Health facility electricity access
The World Bank surveyed 730 health facilities in six countries (Cambodia, Ethiopia, Kenya, Myanmar, Nepal and Niger) under its Multi-Tier Framework (MTF) approach in 2013. Off-grid solutions can be sufficient provided there is enough capacity, and moreover the surveys also highlight that approximately 25 percent of health facilities lack a primary source of electricity, in line with estimates from previous studies (Figure 3.2). Additionally, the surveys showcase significant differences between countries, with half or more of health facilities in Cambodia, Myanmar and Niger relying on an off-grid power solution. The surveys also highlight that grid power does not always equate to quality and reliable electricity, with 25 percent of surveyed on-grid health facilities reporting outages that affect health facilities’ ability to offer health services. Unreliable power and voltage surges contribute significantly to equipment breakdown and can cause vaccine losses with associated human health implications.
Figure 3.2: Electrification of health institutions in select MTF countries, by source (2013)
In Sub-Saharan Africa, where vaccine cold chain challenges are significant, reliable energy access in hospitals and clinics is a key need.

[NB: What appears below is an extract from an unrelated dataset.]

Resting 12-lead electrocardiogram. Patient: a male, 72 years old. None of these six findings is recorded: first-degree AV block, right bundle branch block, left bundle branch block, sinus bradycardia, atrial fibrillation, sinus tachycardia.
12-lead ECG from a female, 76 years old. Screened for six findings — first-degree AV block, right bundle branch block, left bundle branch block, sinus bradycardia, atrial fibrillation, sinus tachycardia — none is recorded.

Long before the COVID-19 pandemic made daily headlines, a lack of reliable power in healthcare facilities was undermining the quality of healthcare for millions of people in Sub-Saharan Africa. While data on the size of the energy access gap in the health sector are sparse, a handful of multi-country studies all point in the same direction. A 2013 WHO-led review in 11 countries in Sub-Saharan Africa estimates that one in four health facilities had no access to electricity at all,  while only 28 percent of health facilities and 34 percent of hospitals were considered to have ‘reliable’ electricity. A different study , focusing on ‘reliability’ of electricity in health facilities in low- to middle-income countries, estimates that 59 percent lack reliable electricity that would be necessary to power vaccine storage appliances that must be connected to electricity. Globally, the International Renewable Energy Agency (IRENA) has estimated that approximately 1 billion people rely on health facilities that have no electricity supply. 

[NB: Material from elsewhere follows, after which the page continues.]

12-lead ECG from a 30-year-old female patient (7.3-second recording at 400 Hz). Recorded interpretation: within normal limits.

To address challenges related to electricity access and power fluctuations that can impact the efficacy of vaccine refrigerators, Gavi has been engaged in the procurement of 65,000 off-grid-ready, solar direct-drive refrigerators for nearly 50 countries and is now prioritizing them for last-mile vaccine delivery. To support the vaccine rollout under COVAX, in late 2020, UNICEF began purchasing 92,000 vaccine fridges, 11,325 of them solar-powered, as well as cold boxes and vaccine carriers. 
Such solutions are relatively expensive but are good in areas with limited energy access and help replace reliance on diesel. Portable cold boxes and refrigerated vans are other solutions that can support countries in reaching the last mile. Innovative business models can also make these solutions more accessible, in particular pay-as-you go (PAYG) models for technologies previously deployed in the agricultural cold chain.

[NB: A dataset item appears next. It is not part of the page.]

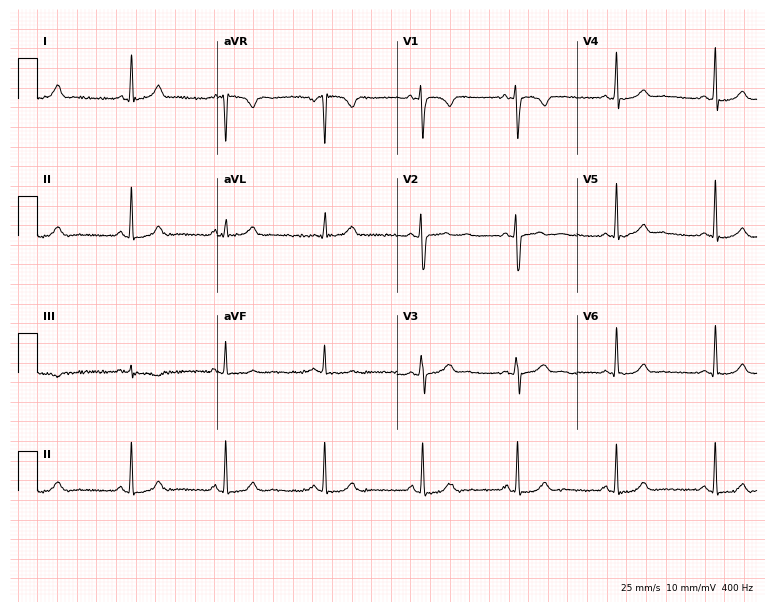
ECG — a female, 31 years old. Labelled as a normal ECG.

The World Bank Group has made a USD 12 billion financing envelope available to developing countries to support the purchase of vaccines and strengthened health systems, including cold chains. One of the first approved projects provided support to Cabo Verde to purchase and deploy vaccines for 35 percent of its population, which included the financing of cold chain equipment and transport.  Similarly, the World Bank’s Energy Sector Management Assistance Program (ESMAP) also provides technical and investment support for reliable and climate-friendly health facilities and vaccine cold chains in Sub-Saharan Africa.